Privacy-Preserving Explainable AIoT Application via SHAP Entropy Regularization

The widespread integration of Artificial Intelligence of Things (AIoT) in smart home environments has amplified the demand for transparent and interpretable machine learning models. To foster user trust and comply with emerging regulatory frameworks, the Explainable AI (XAI) methods, particularly post-hoc techniques such as SHapley Additive exPlanations (SHAP), and Local Interpretable Model-Agnostic Explanations (LIME), are widely employed to elucidate model behavior. However, recent studies have shown that these explanation methods can inadvertently expose sensitive user attributes and behavioral patterns, thereby introducing new privacy risks. To address these concerns, we propose a novel privacy-preserving approach based on SHAP entropy regularization to mitigate privacy leakage in explainable AIoT applications. Our method incorporates an entropy-based regularization objective that penalizes low-entropy SHAP attribution distributions during training, promoting a more uniform spread of feature contributions. To evaluate the effectiveness of our approach, we developed a suite of SHAP-based privacy attacks that strategically leverage model explanation outputs to infer sensitive information. We validate our method through comparative evaluations using these attacks alongside utility metrics on benchmark smart home energy consumption datasets. Experimental results demonstrate that SHAP entropy regularization substantially reduces privacy leakage compared to baseline models, while maintaining high predictive accuracy and faithful explanation fidelity. This work contributes to the development of privacy-preserving explainable AI techniques for secure and trustworthy AIoT applications.

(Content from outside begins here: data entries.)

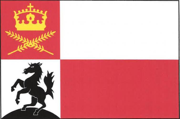 Černilov vlajka
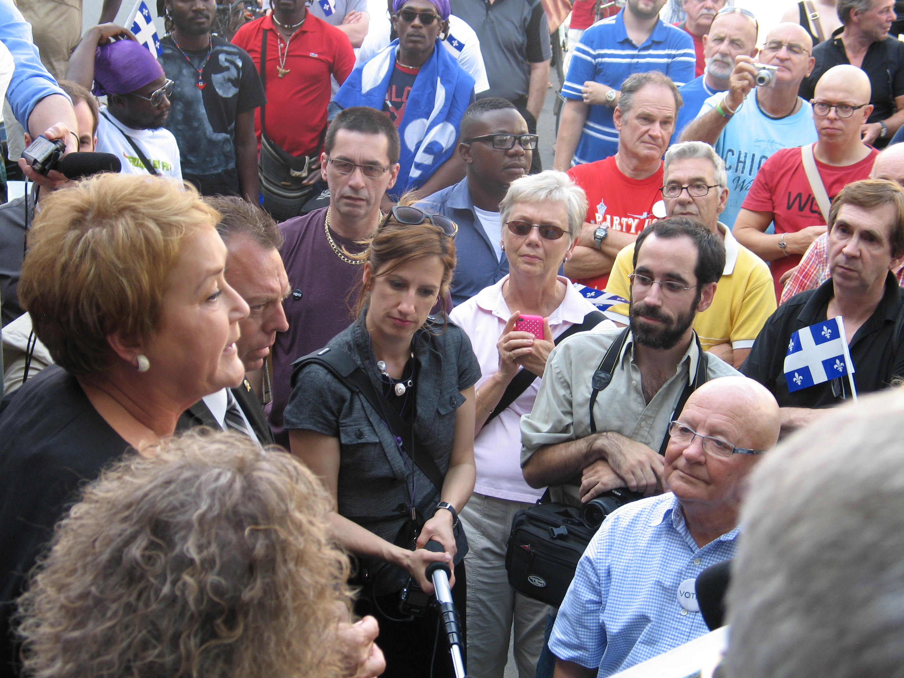 Pauline Marois prononce un discours dans un bar du quartier Limoilou de Québec à la veille de l'élection générale québécoise de 2012.
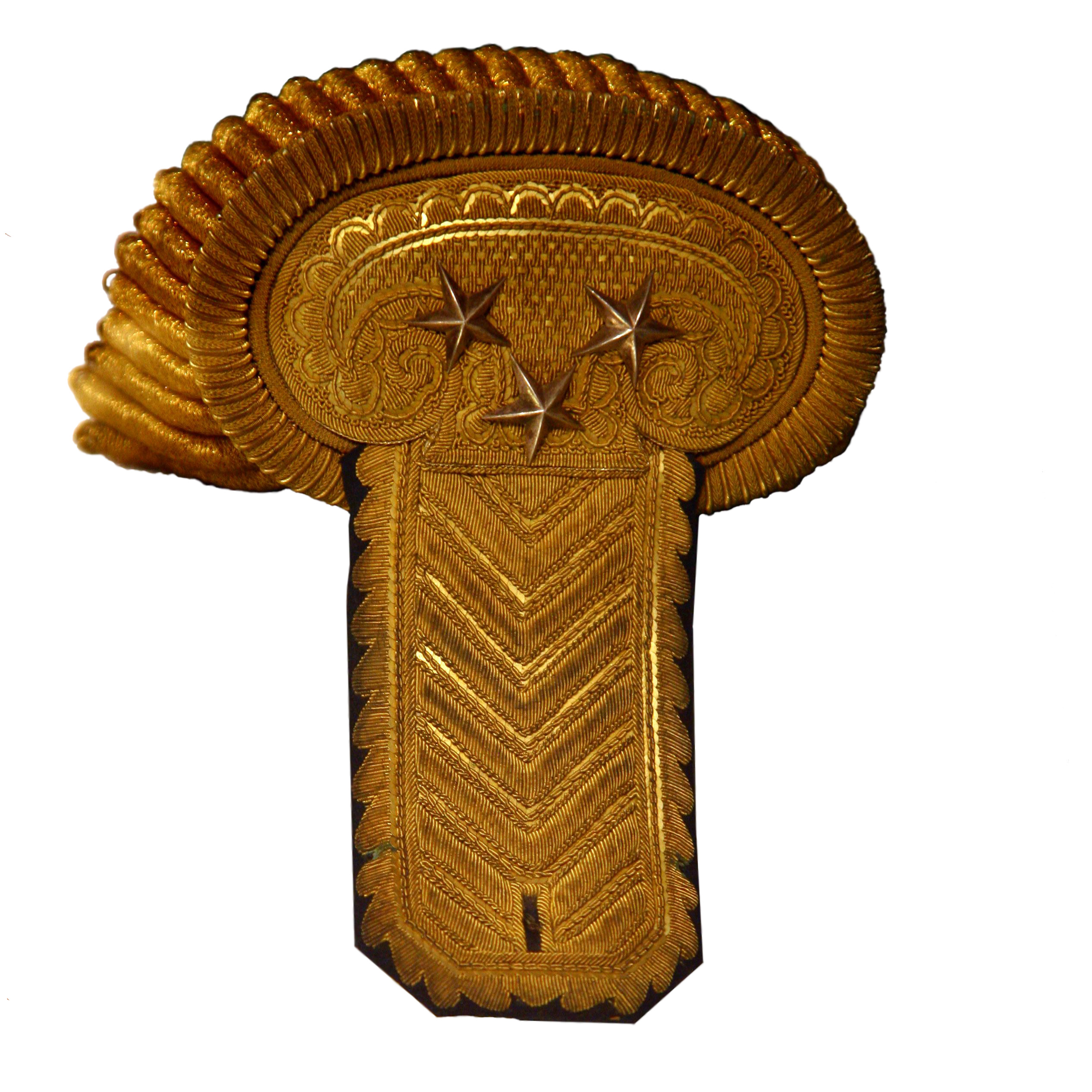 Épaulette d'un général de division
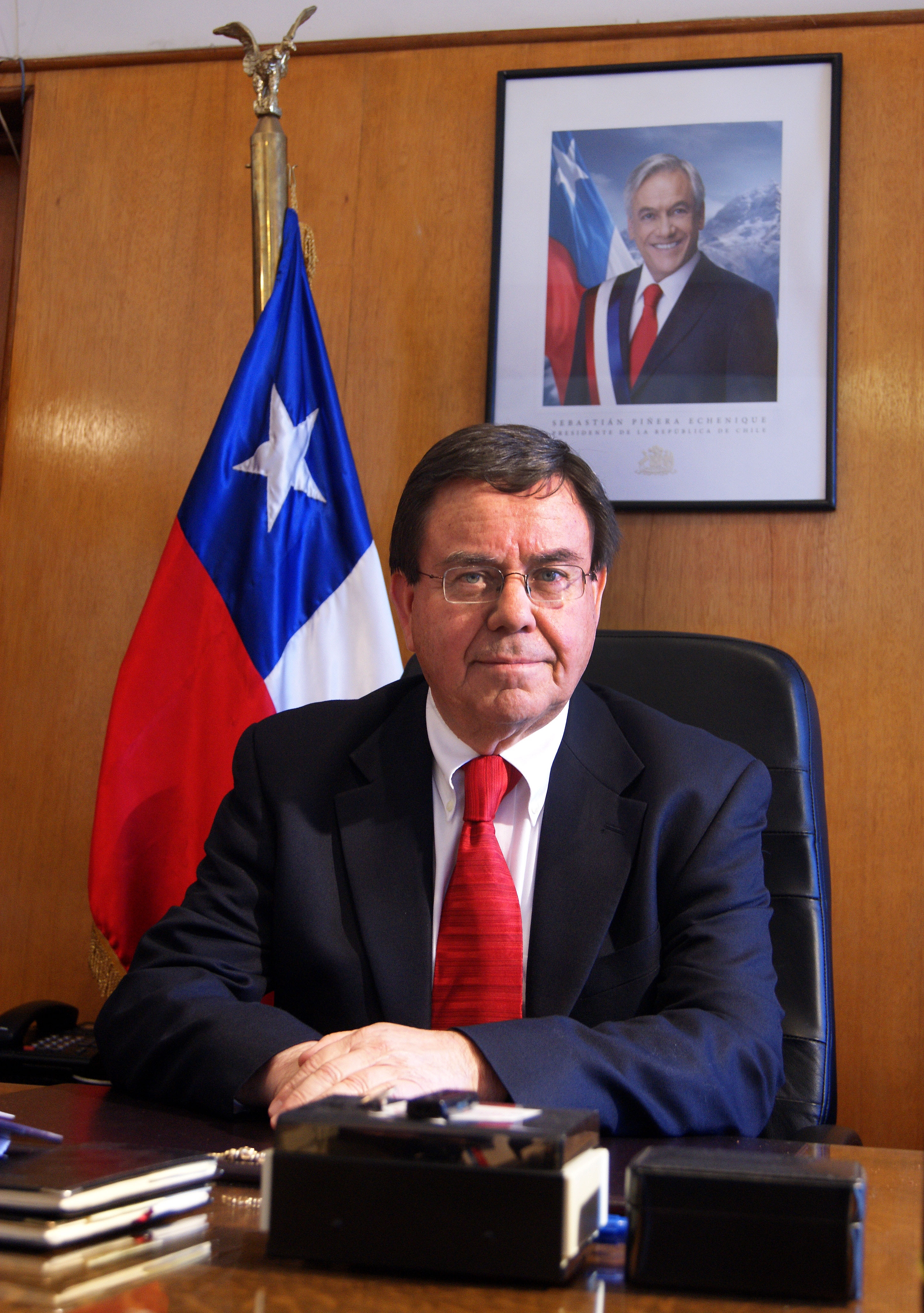 Víctor Lobos del Fierro, intendente de la Región del Biobío.
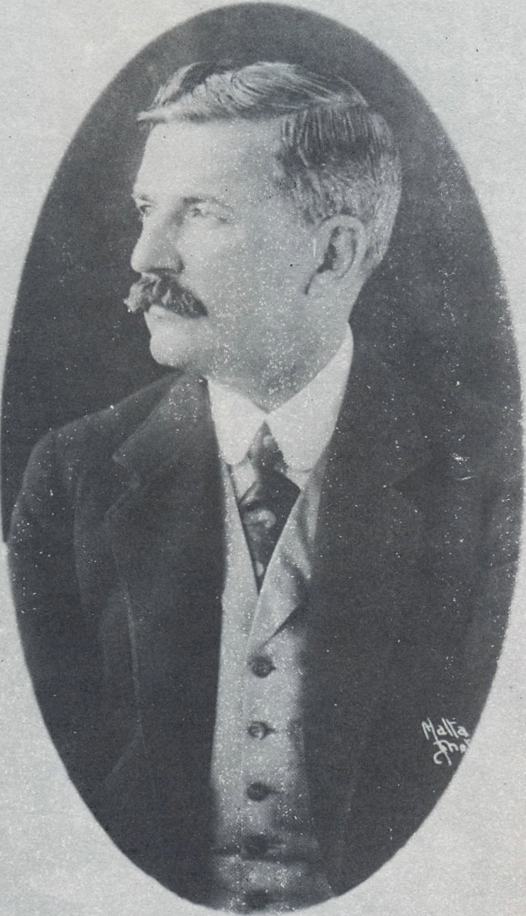 O nono presidente do Brasil, Venceslau Brás.
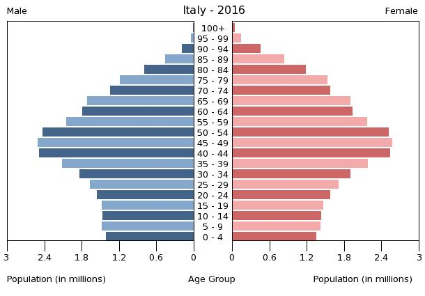 Bevölkerungsstruktur Italiens
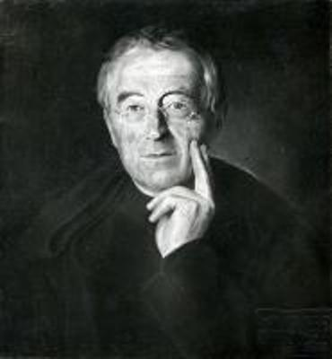 Porträt des Schweizer Benediktiners und Komponisten Anselm Schubiger
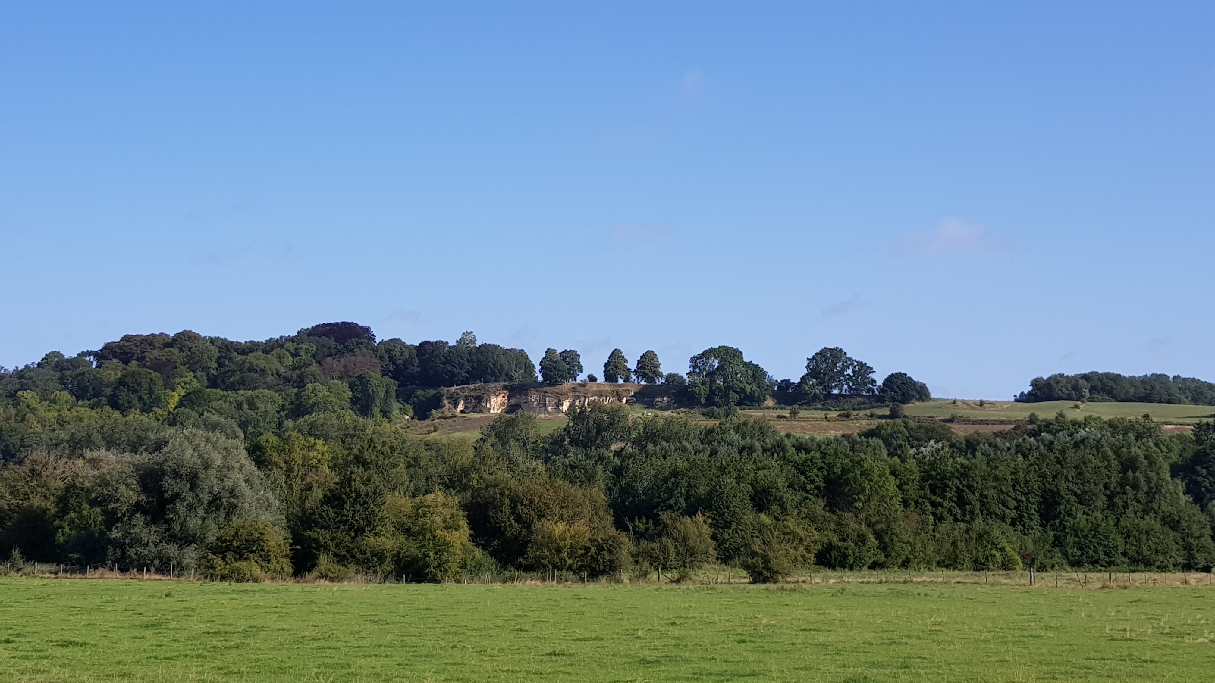 Däölkesberg, Oud-Valkenburg, Valkenburg aan de Geul, Nederland
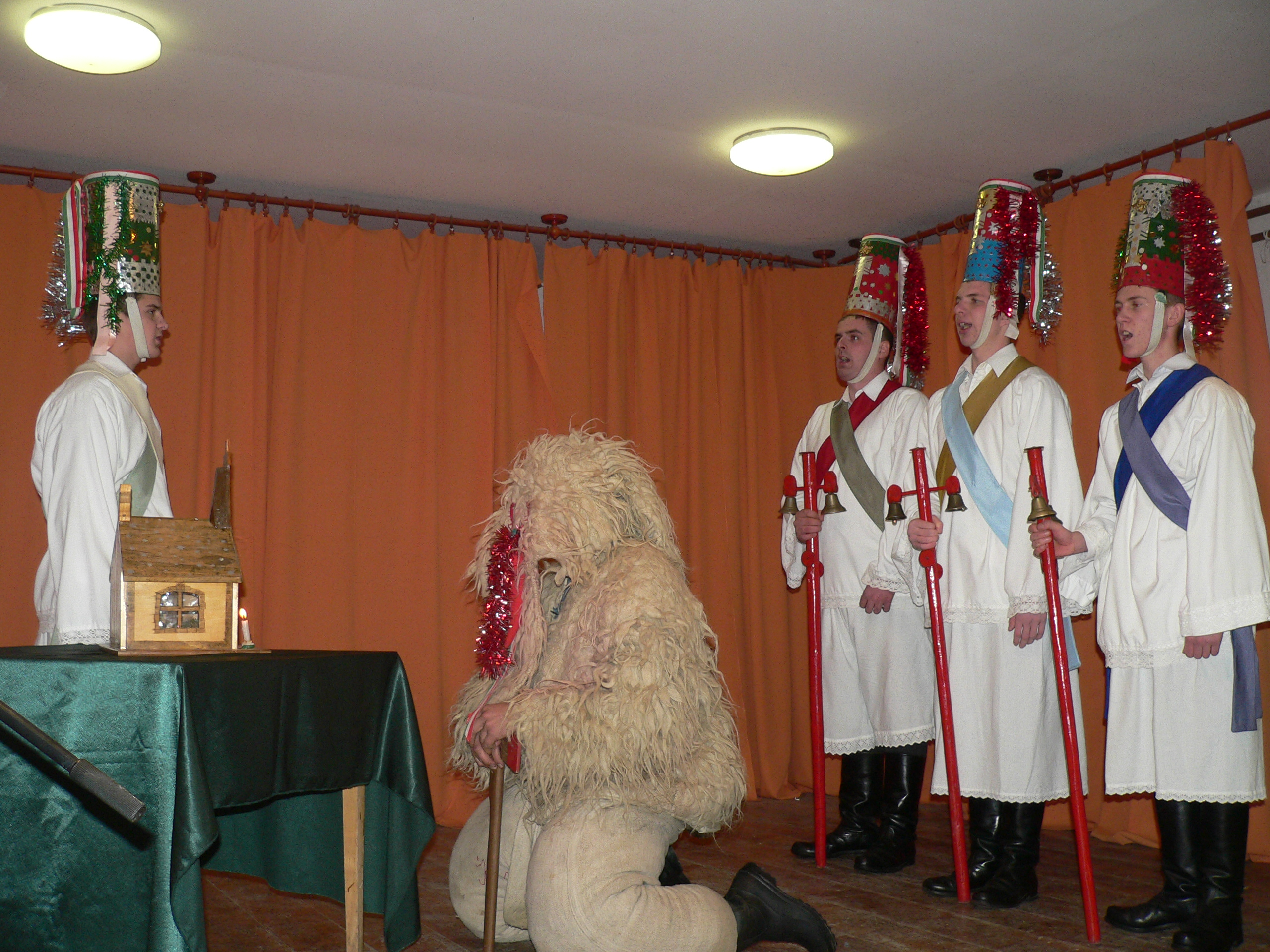 Betlehemes csoport Füzéren
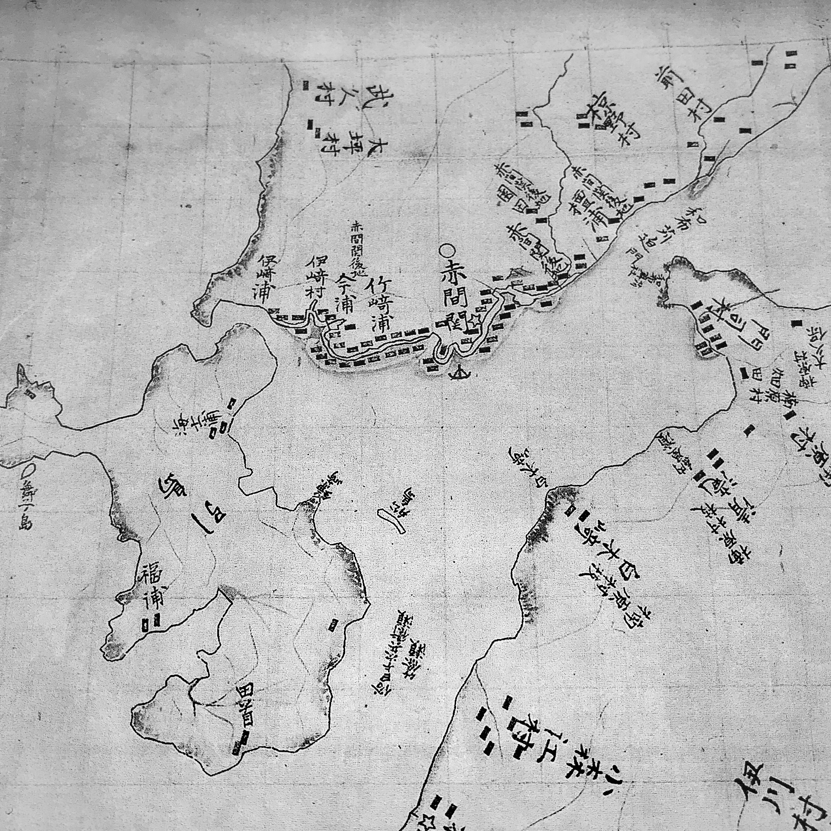 伊能図の巌流島近辺の抜粋
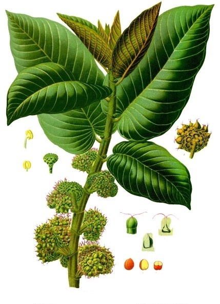 Castilla elastica. A blühender Zweig. B weiblicher Blütenstand; 1 männlicher Blütenstand; 2 Staubblatt von der Rückenseite; 3 dasselbe von der Bauchseite; 4 weibliche Blüte; 5 dieselbe im Längsschnitt; 6 unreife Frucht mit Perigon im Längsschnitt; 7, 8, 9 Samen, sowie dessen Längsschnitt und Querschnitt. A 1/2, B, 7, 8, 9 natürliche Grösse, 1 bis 6 vergrössert.
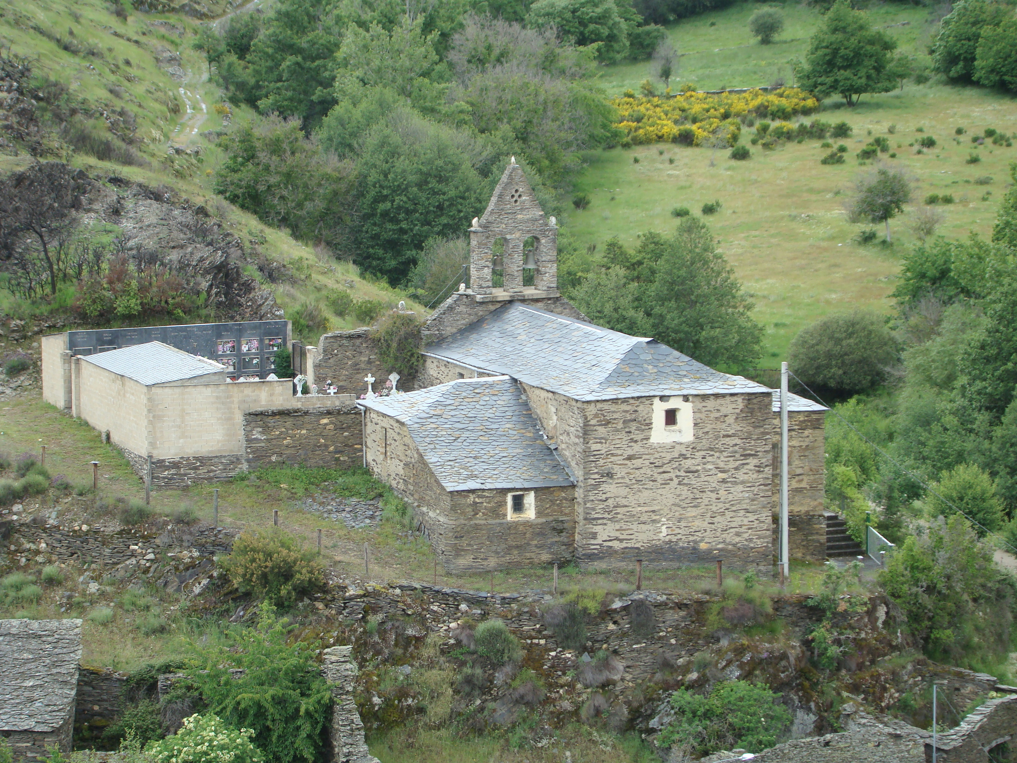 Vista de la iglesia de Santa Eulalia, en Santa Eulalia de Cabrera, municipio de Encinedo (León, España).
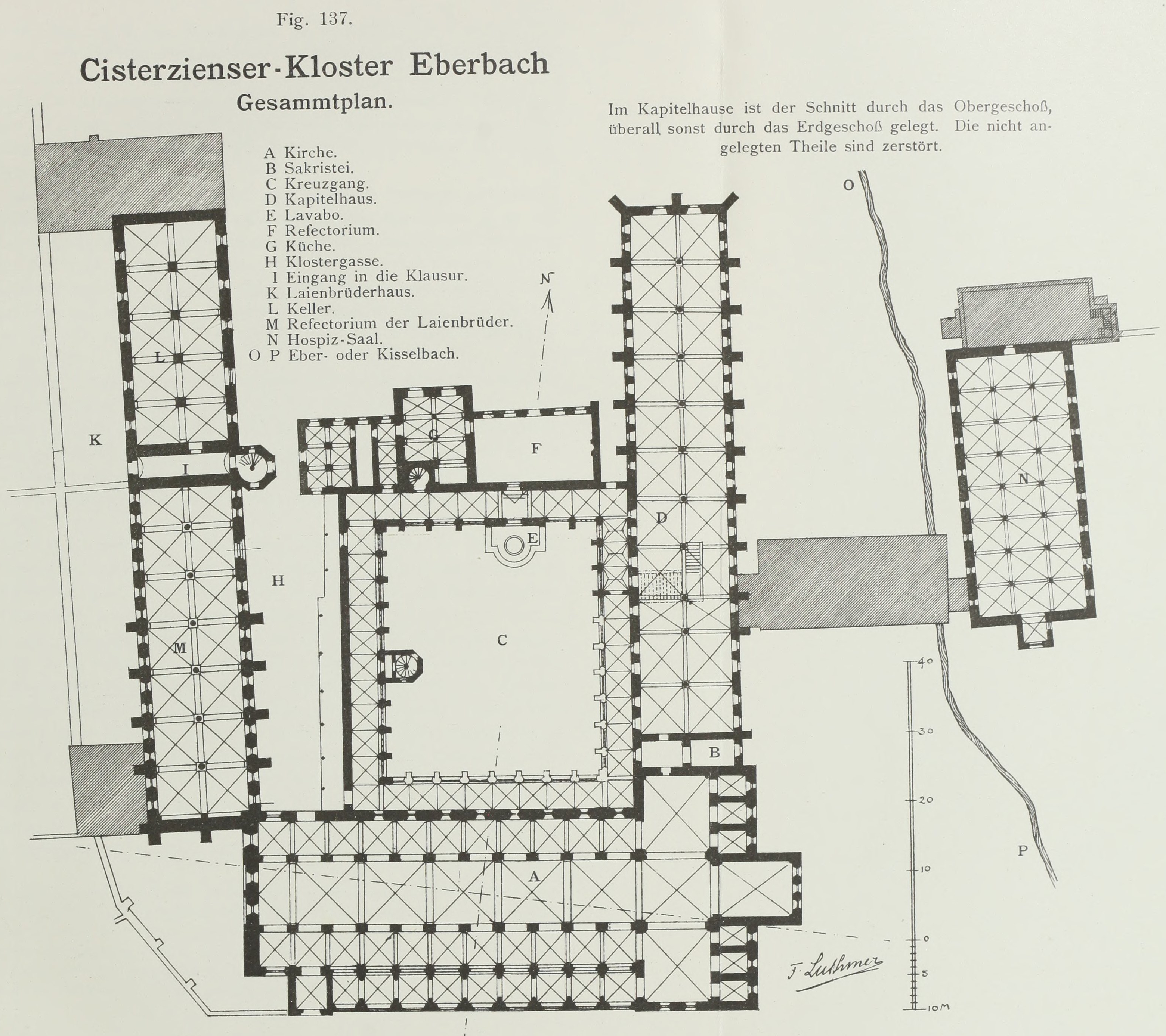 Cisterzienser-Kloster Eberbach Gesammtplan
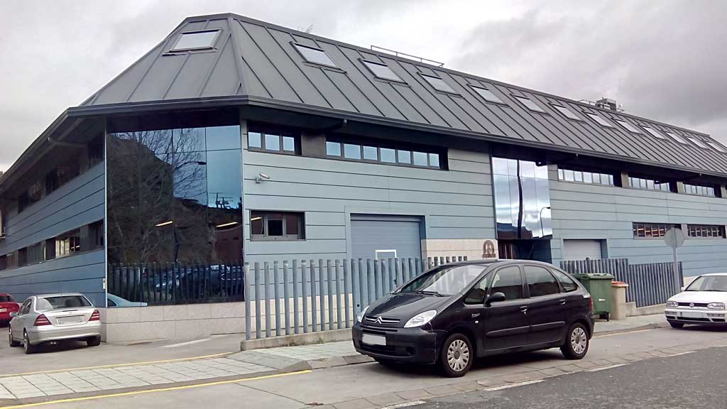 Sede de Osmos en Alvedro.
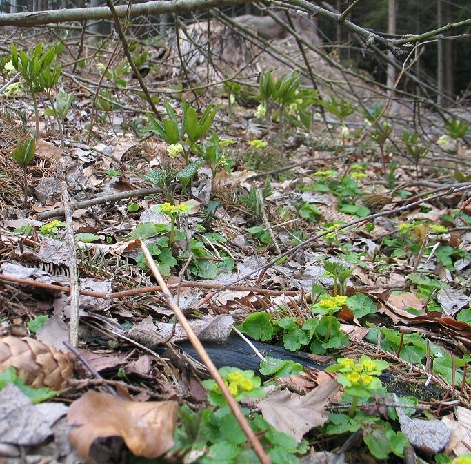 Zahnwurz und Milzkraut (Chrysosplenium) – Feuchte zeigende Pflanzen auf einer Rodungsfläche für den Straßenbau im Bayerischen Wald

翻译：物联网人工智能（AIoT）在智能家居环境中的广泛集成，增强了对透明可解释机器学习模型的需求。为促进用户信任并符合新兴监管框架，可解释人工智能（XAI）方法，特别是事后解释技术，如SHapley可加性解释（SHAP）和局部可解释模型无关解释（LIME），被广泛用于阐明模型行为。然而，近期研究表明，这些解释方法可能无意中暴露敏感的用户属性与行为模式，从而引入新的隐私风险。为解决这些问题，我们提出一种基于SHAP熵正则化的新型隐私保护方法，以减轻可解释AIoT应用中的隐私泄露。我们的方法引入了一种基于熵的正则化目标，在训练过程中惩罚低熵的SHAP属性分布，从而促进特征贡献的更均匀分布。为评估该方法的有效性，我们开发了一套基于SHAP的隐私攻击策略，这些策略通过利用模型解释输出来推断敏感信息。我们通过在基准智能家居能耗数据集上，结合这些攻击与效用指标进行对比评估，验证了所提方法的有效性。实验结果表明，与基线模型相比，SHAP熵正则化在保持高预测精度和忠实解释保真度的同时，显著降低了隐私泄露风险。这项工作为开发安全可信的AIoT应用中的隐私保护可解释AI技术做出了贡献。